Overview of drone landing methods

Controlling a drone can be nerve-wracking. No matter how careful you are, if you are not careful, thousands or tens of thousands of dollars of drones may lack arms and legs, run out of electricity, or start flying around and then hit the ground heavily. So, how can we make our drone flight landings safer? First, let's take a look at the main ways drones are recycled.

The development of UAV aerial recovery has gone through three periods: the first period was due to the use of circular parachute systems without glide capability, which is typically used on the American Firebee AQM-34N reconnaissance UAV. The second period began on the basis of the widespread use of ram-winged parafoels with high glide capability, typical of which was the mid-range UAV recovery project developed by the American Vertigo company. The third period was marked by the emergence of intelligent hooks. When the tow parachute rope is in the mouth of one or more intelligent hooks, the hook claw will automatically close after sensing the combination rope (tow parachute rope), completing the hook hook work, greatly improving the application of recovery.

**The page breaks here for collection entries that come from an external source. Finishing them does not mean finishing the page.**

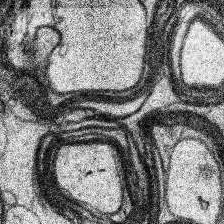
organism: Human
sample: Temporal Lobe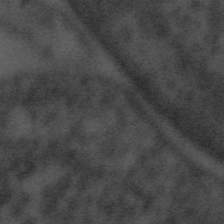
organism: Tuwongella immobilis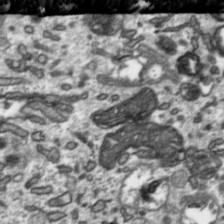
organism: Toxoplasma gondii
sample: Parasites in a vacuole inside a host cell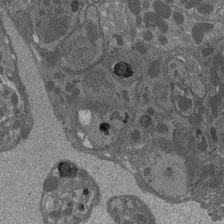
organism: Drosophila
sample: Antenna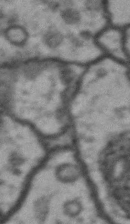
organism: Drosophila
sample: Brain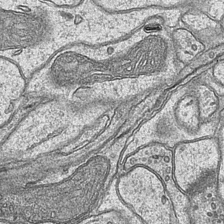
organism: Mouse
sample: CA1 Hippocampus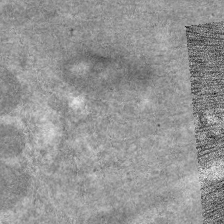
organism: C. elegans
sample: Pharynx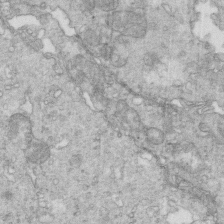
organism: Mouse
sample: Multiciliated cells

Uav recovery methods can be summarized into parachute recovery, air recovery, landing gear skid landing, arrester net recovery, air cushion landing and vertical two main landing recovery. Some UAVs use non-aircraft recovery, which is usually the recovery of the mission equipment bay, and the rest of the aircraft is not recovered.

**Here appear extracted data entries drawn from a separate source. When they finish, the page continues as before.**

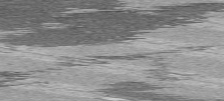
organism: C57BL Mouse
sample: Heart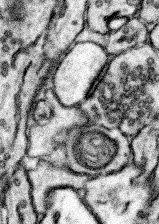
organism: Mouse
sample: Somatosensory cortex neuropil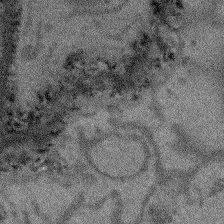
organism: Arabidopsis thaliana
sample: Root tip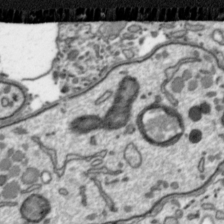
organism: Toxoplasma gondii
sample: Parasites in a vacuole inside a host cell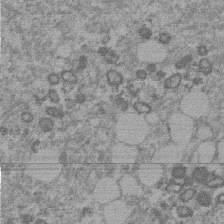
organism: Mouse
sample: Dividing mouse embryo 1 cell stage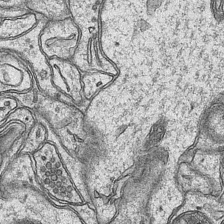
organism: Mouse
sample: CA1 Hippocampus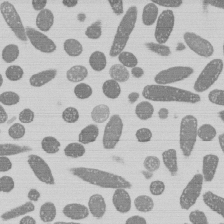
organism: E. coli
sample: Bacterial nucleoid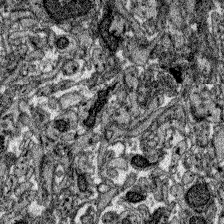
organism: Zebrafish
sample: Larval olfactory bulb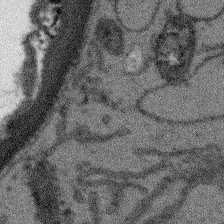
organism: Arabidopsis thaliana
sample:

For example, the U.S. D-21/GTD-21B had its mission equipment bay ejected from the aircraft and retrieved by C-130 aircraft. Some small UAVs do not use recycling tools when recycling, but rely on a part of the body to directly contact the recycling basking machine, using this simple recycling method of UAVs is usually less than 10kg, and the maximum feature size is below 3.5m. For example, the United Kingdom's UMACII flying wing UAV, after the completion of the mission to land on the belly of the aircraft recovery.

1. Parachute recovery

This is a more common form of recycling. The parachute consists of a main parachute and a secondary parachute (also known as a drag parachute). When the UAV completes the task, the ground station sends a remote control command to the UAV to slow down the engine, slow down the aircraft, and lower the height. When the appropriate flight height and speed are reached, the decelerating parachute is opened to sharply slow down the aircraft and reduce its height, at which time the engine has stopped; When the UAV drops to a certain flight altitude and speed, the recovery control system sends a signal to make the main umbrella open, first in a tight and inflated state, after a certain period of time, the main umbrella is completely inflated; The drone hangs under the main umbrella and lands slowly. The ground touch switch under the aircraft is switched on, so that the main umbrella is separated from the drone.

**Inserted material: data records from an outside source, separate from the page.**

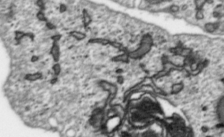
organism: Toxoplasma gondii
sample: Parasites in a vacuole inside a host cell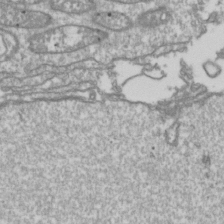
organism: Drosophila
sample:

This is the simplest description of the parachute recovery process, omitting the intermediate steps and processes. In order to minimize the damage after the recovery of the drone, especially to protect the airborne mission equipment, some drones are also installed in the body of the ground part of the shock absorber, inflatable bag is a commonly used shock absorber. Also consider landing as far away from the mission equipment bay as possible.

For example, when Canada's CL-89 is recovered, the drone turns 180° up and down, so that the belly is on the top, the back is on the bottom, and the landing air bag before and after the back is on the ground, absorbing the impact energy and protecting the mission equipment in the belly. Some drone body landing parts are designed to be more fragile parts, as a shock absorber for the aircraft landing. For example, the British "not dead bird" flips 180° after recovering the parachute, the belly of the aircraft is up, the back of the aircraft is down, and the back fairing is fragile, allowing it to be flattened when landing, absorbing the landing impact force, and protecting the mission equipment nacle of the belly of the aircraft.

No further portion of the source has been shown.